I applied all your suggestions and I'll post a v4 soon
On 8/18/14, 11:06 PM, "Pravin Shelar" <pshelar at nicira.com> wrote:
>On Mon, Aug 18, 2014 at 1:29 PM, Daniele Di Proietto
><ddiproietto at vmware.com> wrote:
>> Since lookups in the classifier can be pretty expensive, we introduce
>>this
>> (thread local) cache which simply compares the miniflows of the packets
>>
>Patch looks good, I have few comment, nothing major.
>
>> Signed-off-by: Daniele Di Proietto <ddiproietto at vmware.com>
>> ---
>> lib/dpif-netdev.c | 422
>>+++++++++++++++++++++++++++++++++++++++++++++---------
>> 1 file changed, 357 insertions(+), 65 deletions(-)
>>
>> diff --git a/lib/dpif-netdev.c b/lib/dpif-netdev.c
>> index 4e02a6e..983c72f 100644
>> --- a/lib/dpif-netdev.c
>> +++ b/lib/dpif-netdev.c
>> @@ -87,6 +87,59 @@ static struct shash dp_netdevs
>>OVS_GUARDED_BY(dp_netdev_mutex)
>>
>> static struct vlog_rate_limit upcall_rl = VLOG_RATE_LIMIT_INIT(600,
>>600);
>>
>> +/* Stores a miniflow */
>> +
>> +/* There are fields in the flow structure that we never use. Therefore
>>we can
>> + * save a few words of memory */
>> +#define NETDEV_KEY_BUF_SIZE_U32 (FLOW_U32S - MINI_N_INLINE \
>> + - FLOW_U32_SIZE(regs) \
>> + - FLOW_U32_SIZE(metadata) \
>
>You can move MINI_N_INLINE to second line.
Sure
>
>> + )
>> +struct netdev_flow_key {
>> + struct miniflow flow;
>> + uint32_t buf[NETDEV_KEY_BUF_SIZE_U32];
>> +};
>> +
>> +/* Exact match cache for frequently used flows
>> + *
>> + * The cache uses a 32-bit hash of the packet (which can be the RSS
>>hash) to
>> + * search its entries for a miniflow that matches exactly the miniflow
>>of the
>> + * packet. It stores the 'cls_rule'(rule) that matches the miniflow.
>> + *
>> + * A cache entry holds a reference to its 'dp_netdev_flow'.
>> + *
>> + * A miniflow with a given hash can be in one of EM_FLOW_HASH_SEGS
>>different
>> + * entries. Given its hash (h), the miniflow can be in the entries
>>whose index
>> + * is:
>> + *
>> + * h & EM_FLOW_HASH_MASK
>> + * h >> EM_FLOW_HASH_SHIFT & EM_FLOW_HASH_MASK
>> + * h >> 2 * EM_FLOW_HASH_SHIFT & EM_FLOW_HASH_MASK
>> + * h >> 3 * EM_FLOW_HASH_SHIFT & EM_FLOW_HASH_MASK
>> + * ...
>> + *
>> + * Thread-safety
>> + * =============
>> + *
>> + * Each pmd_thread has its own private exact match cache.

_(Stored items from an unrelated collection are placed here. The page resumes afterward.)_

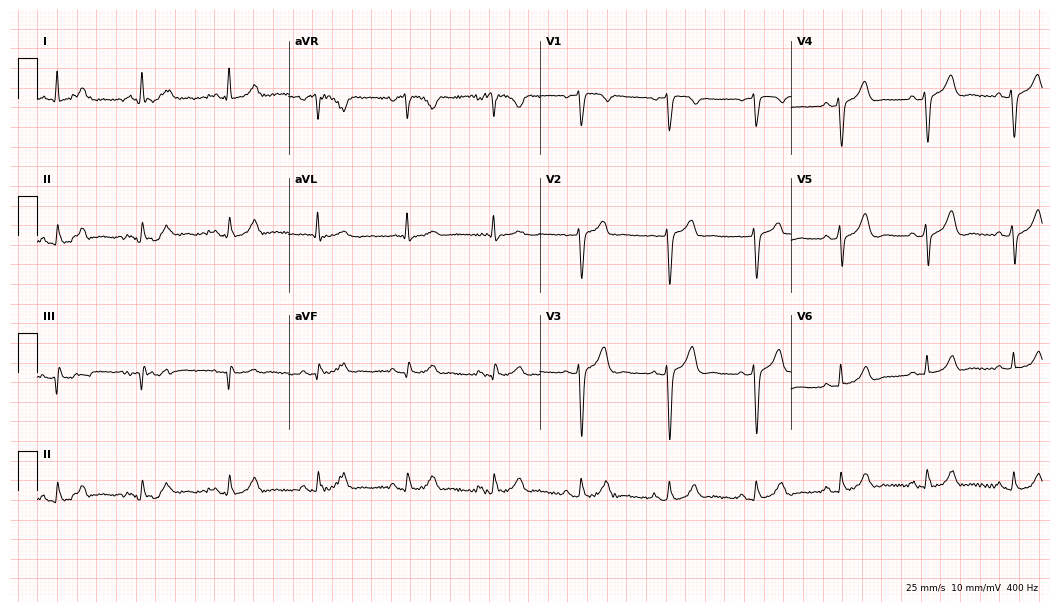
Resting 12-lead electrocardiogram. Patient: a 62-year-old male. Read as a normal ECG.
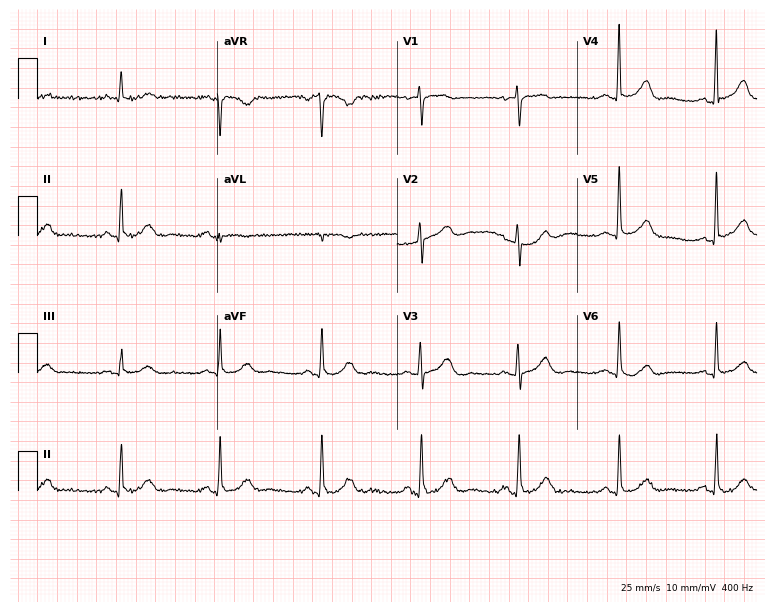
Resting 12-lead electrocardiogram (7.3-second recording at 400 Hz). Patient: a 73-year-old woman. Read as a normal ECG.
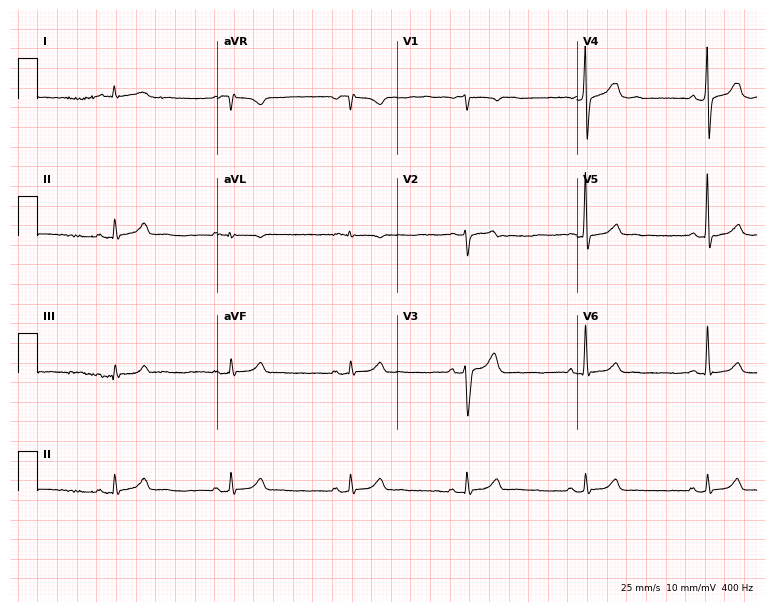
Resting 12-lead electrocardiogram (7.3-second recording at 400 Hz). Patient: a 61-year-old male. The tracing shows sinus bradycardia (a sinus rate of 50 beats per minute or less).
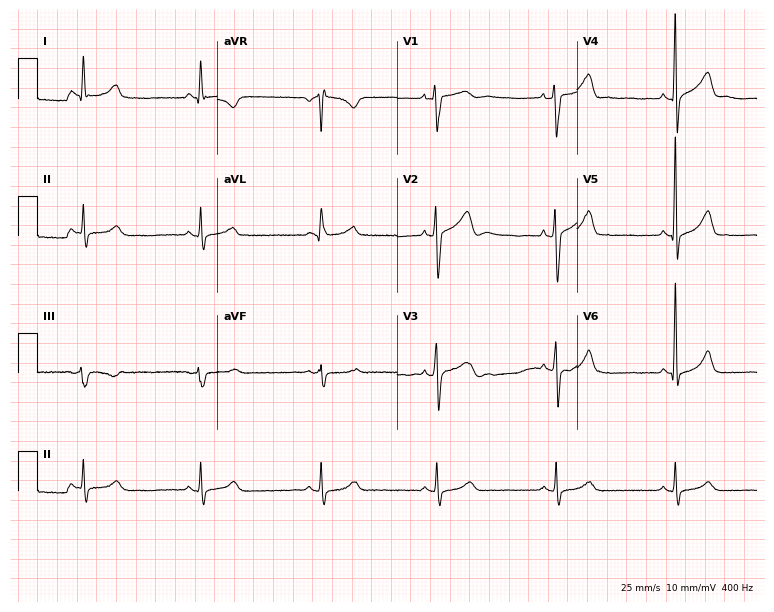
12-lead ECG from a male, 49 years old (7.3-second recording at 400 Hz). Shows sinus bradycardia (a sinus rate of 50 beats per minute or less).
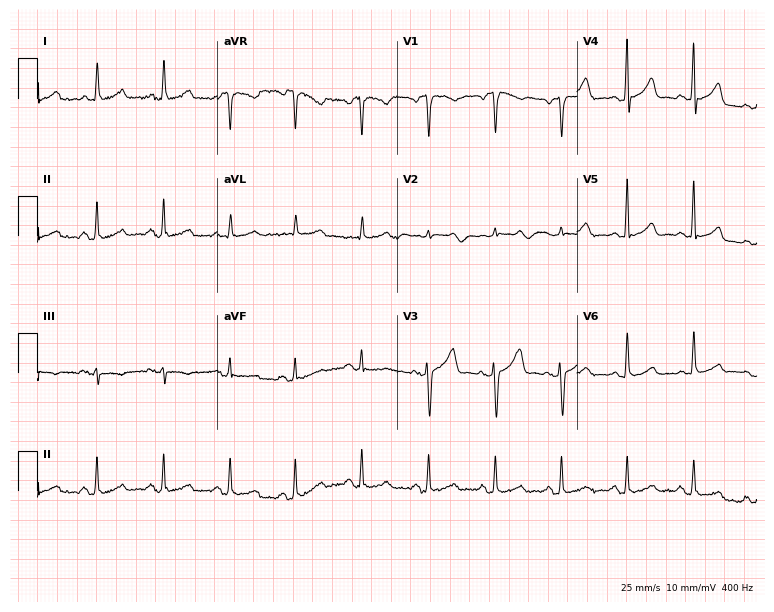
Electrocardiogram (7.3-second recording at 400 Hz), a female patient, 48 years old. Overall reading on record: normal ECG.
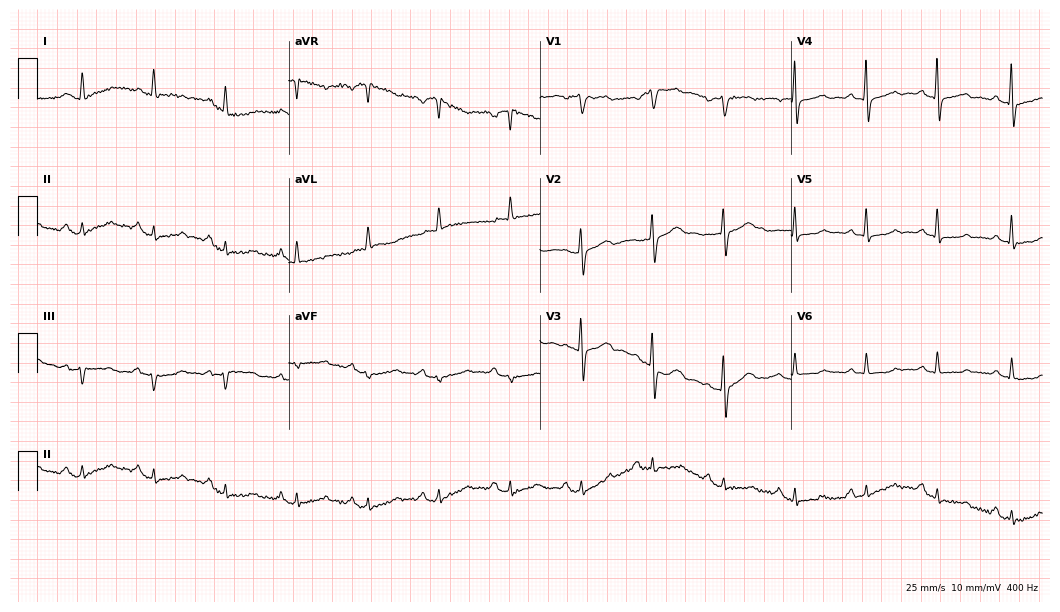
Standard 12-lead ECG recorded from a female patient, 66 years old. None of these six findings is recorded: first-degree AV block, right bundle branch block, left bundle branch block, sinus bradycardia, atrial fibrillation, sinus tachycardia.

>> + * If dp_netdev_input is not called from a pmd thread, a mutex is used.
>> + */
>> +
>> +#define EM_FLOW_HASH_SHIFT 10
>> +#define EM_FLOW_HASH_ENTRIES (1u << EM_FLOW_HASH_SHIFT)

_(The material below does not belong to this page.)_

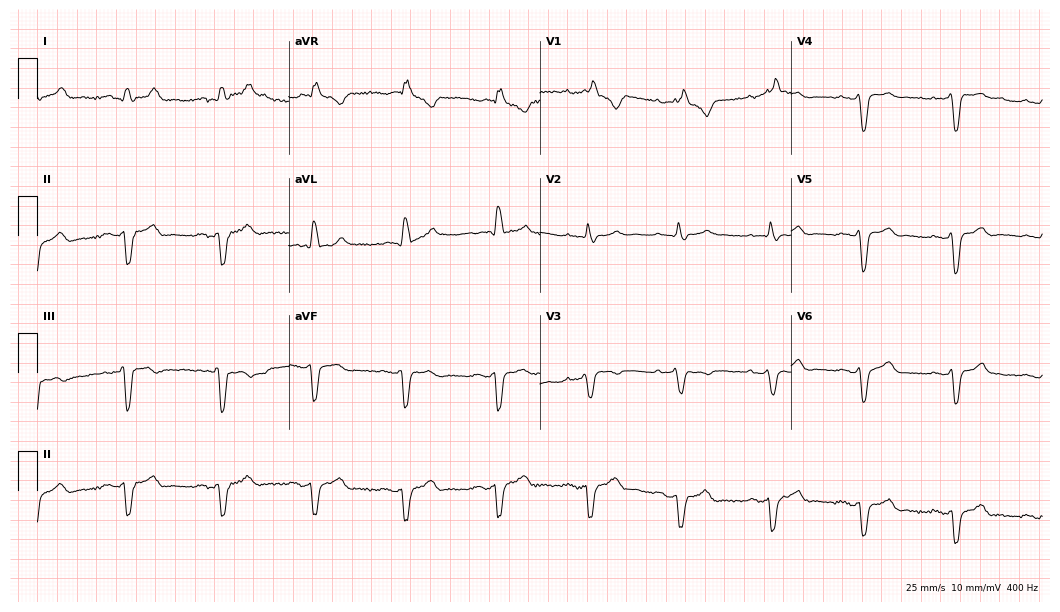
12-lead ECG from a male, 67 years old. Shows right bundle branch block.
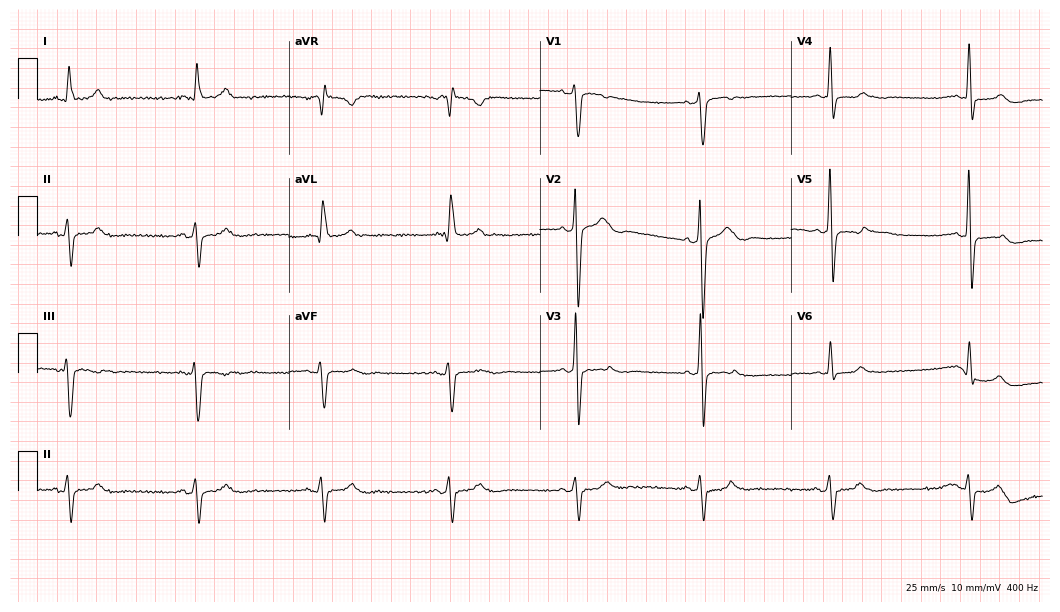
12-lead ECG from a male, 64 years old. Findings include left bundle branch block, sinus bradycardia (a sinus rate of 50 beats per minute or less).

>> +#define EM_FLOW_HASH_MASK (EM_FLOW_HASH_ENTRIES - 1)
>> +#define EM_FLOW_HASH_SEGS 2
>> +
>> +struct emc_entry {
>> + struct dp_netdev_flow *flow;
>> + struct netdev_flow_key mf;
>> + uint32_t hash;
>> +};
>> +
>> +struct emc_cache {
>> + struct emc_entry entries[EM_FLOW_HASH_ENTRIES];
>> +};
>> +
>> /* Datapath based on the network device interface from netdev.h.
>> *
>> *
>> @@ -101,6 +154,7 @@ static struct vlog_rate_limit upcall_rl =
>>VLOG_RATE_LIMIT_INIT(600, 600);
>> * dp_netdev_mutex (global)
>> * port_mutex
>> * flow_mutex
>> + * emc_mutex
>> */
>> struct dp_netdev {
>> const struct dpif_class *const class;
>> @@ -141,6 +195,12 @@ struct dp_netdev {
>> struct pmd_thread *pmd_threads;
>> size_t n_pmd_threads;
>> int pmd_count;
>> +
>> + /* Exact match cache for non-pmd devices.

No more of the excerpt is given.